PROBLEM TO WORK ON —
Images excluded, repeat each entry below exactly.

AVAILABLE DATA —

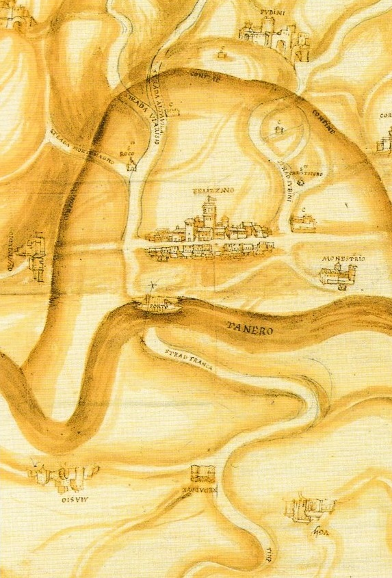 Il paese di Felizzano in una carta del XVII secolo.
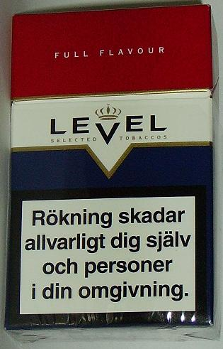 Ett foto av ett Level-cigarettpaket.
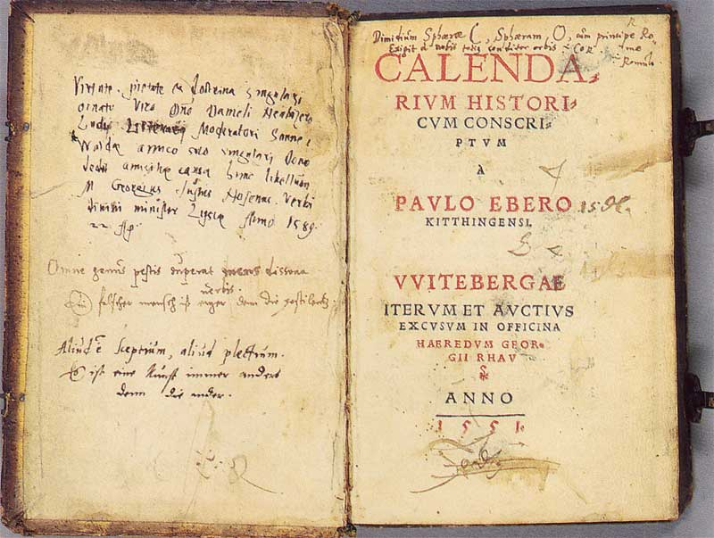 "Calendarium historicum" Schrift Paul Ebers selbstfotografiert gemeinfrei
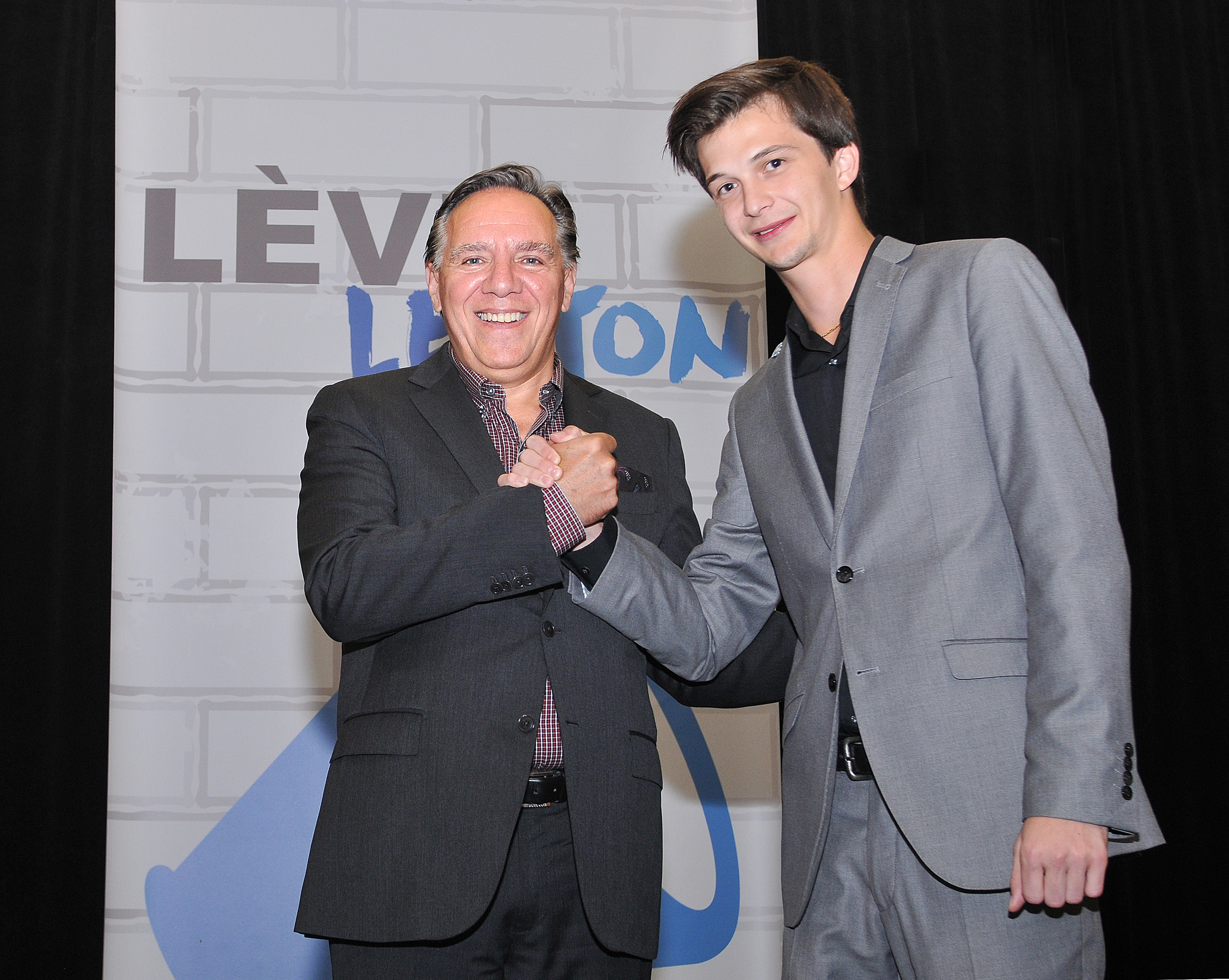 François Legault avec Yann Gobeil-Nadon au Congrès des membres de la CRCAQ le 13 septembre 2015
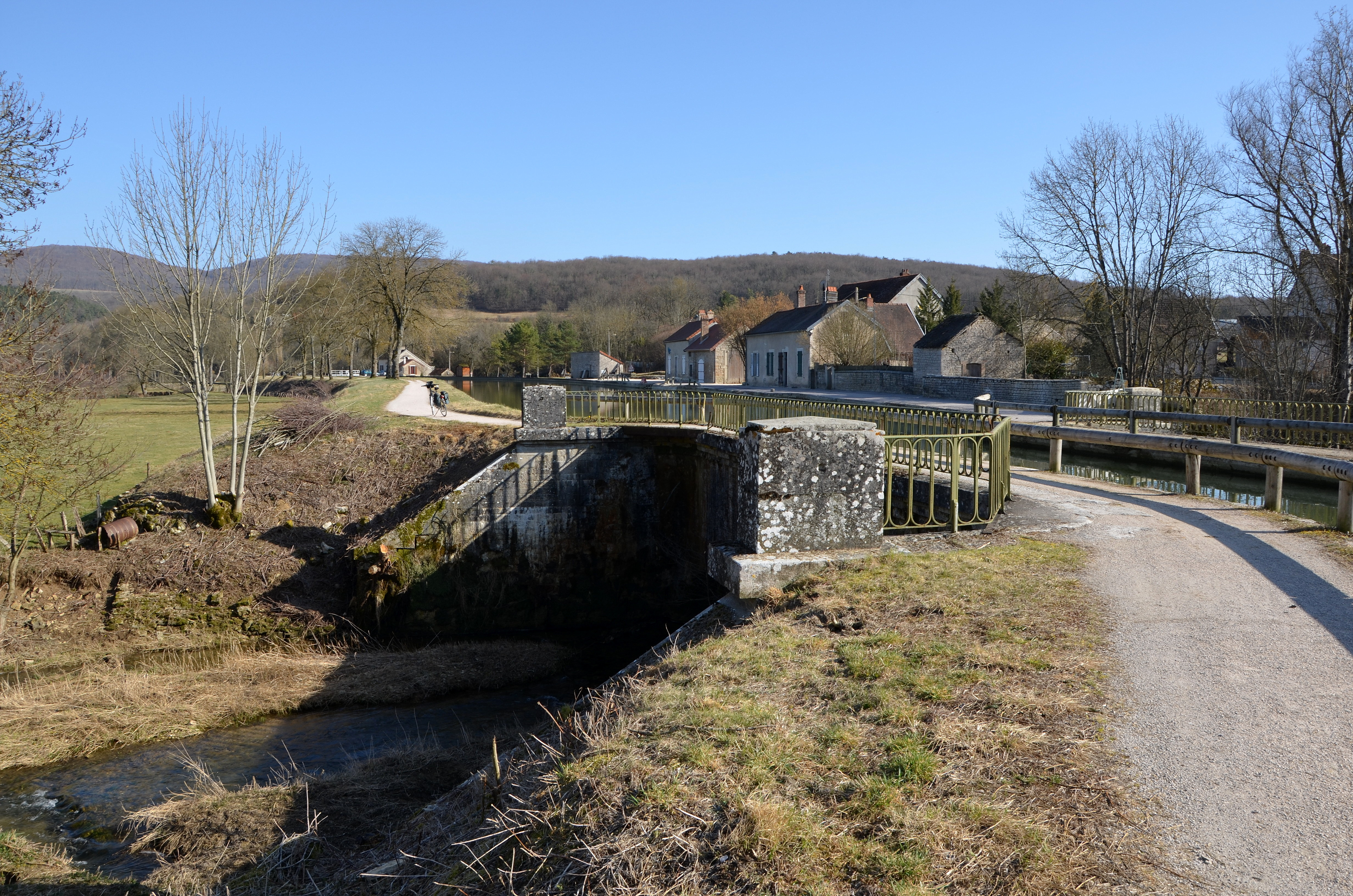 Canal de Bourgogne au Pont d'Ouche, Cote d'Or, Bourgogne, France
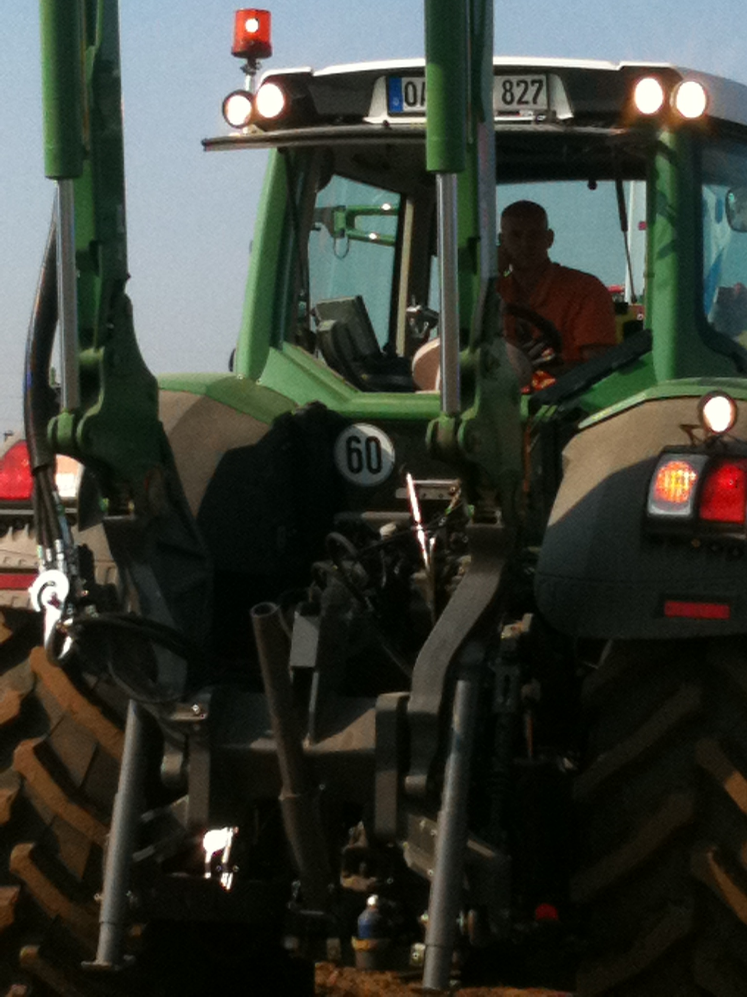 Rückfahreinrichtung mit Hecklader an Fendt Vario
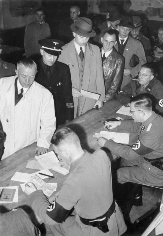 Das Volk steht auf! Schon in den frühen Morgenstunden des Sonntags[22.9.1944] drängen sich im ganzen Reich vor den Meldestellen des Volkssturmes Männer aller Schichten und Altersklassen, um sich in die Listen eintragen zu lassen. Der Arbeiter stand neben dem Geschäftsinhaber, der Handwerker neben dem Beamten. Bataillon auf Bataillon des Volkssturmes ist so am ersten Meldetag entstanden, eine nicht zu übersehende Warnung für unsere Feinde. Scherl Bilderdienst (Hoffmann) 23.10.1944
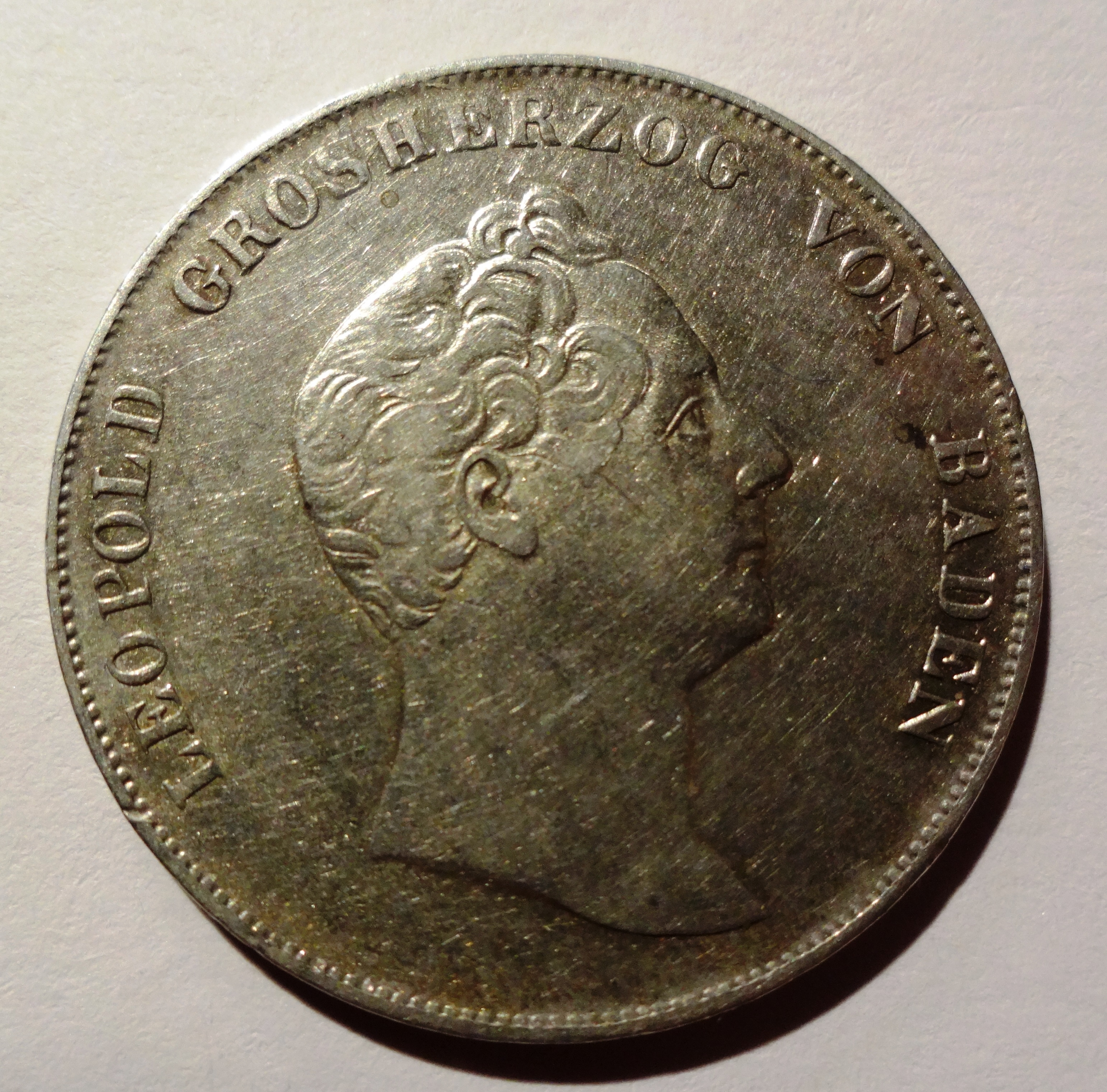 Leopold v. Baden auf Gulden, Jahr 1839
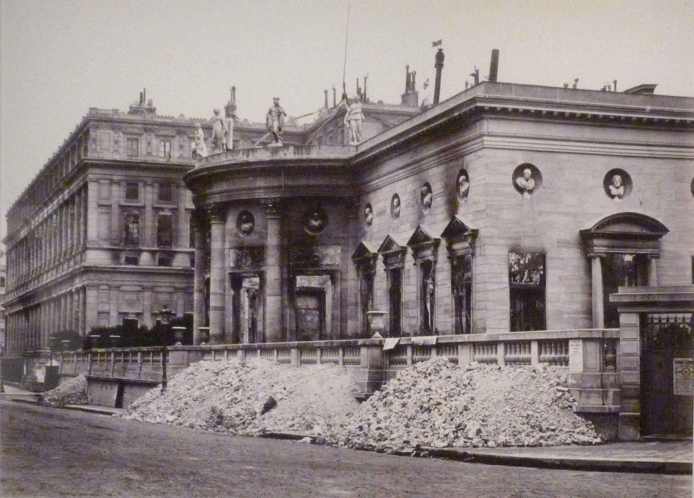 Exposition La Commune de Paris à l'Hôtel de Ville de Paris (18 mars - 28 mai 2011) - Palais de la Légion d'Honneur, en arrière plan, l'ancien palais d'Orsay, incendié sous la Commune.

SOLUTION TO THIS PROBLEM —
 Il paese di Felizzano in una carta del XVII secolo.
 Ett foto av ett Level-cigarettpaket.
 "Calendarium historicum" Schrift Paul Ebers selbstfotografiert gemeinfrei
 François Legault avec Yann Gobeil-Nadon au Congrès des membres de la CRCAQ le 13 septembre 2015
 Canal de Bourgogne au Pont d'Ouche, Cote d'Or, Bourgogne, France
 Rückfahreinrichtung mit Hecklader an Fendt Vario
 Das Volk steht auf! Schon in den frühen Morgenstunden des Sonntags[22.9.1944] drängen sich im ganzen Reich vor den Meldestellen des Volkssturmes Männer aller Schichten und Altersklassen, um sich in die Listen eintragen zu lassen. Der Arbeiter stand neben dem Geschäftsinhaber, der Handwerker neben dem Beamten. Bataillon auf Bataillon des Volkssturmes ist so am ersten Meldetag entstanden, eine nicht zu übersehende Warnung für unsere Feinde. Scherl Bilderdienst (Hoffmann) 23.10.1944
 Leopold v. Baden auf Gulden, Jahr 1839
 Exposition La Commune de Paris à l'Hôtel de Ville de Paris (18 mars - 28 mai 2011) - Palais de la Légion d'Honneur, en arrière plan, l'ancien palais d'Orsay, incendié sous la Commune.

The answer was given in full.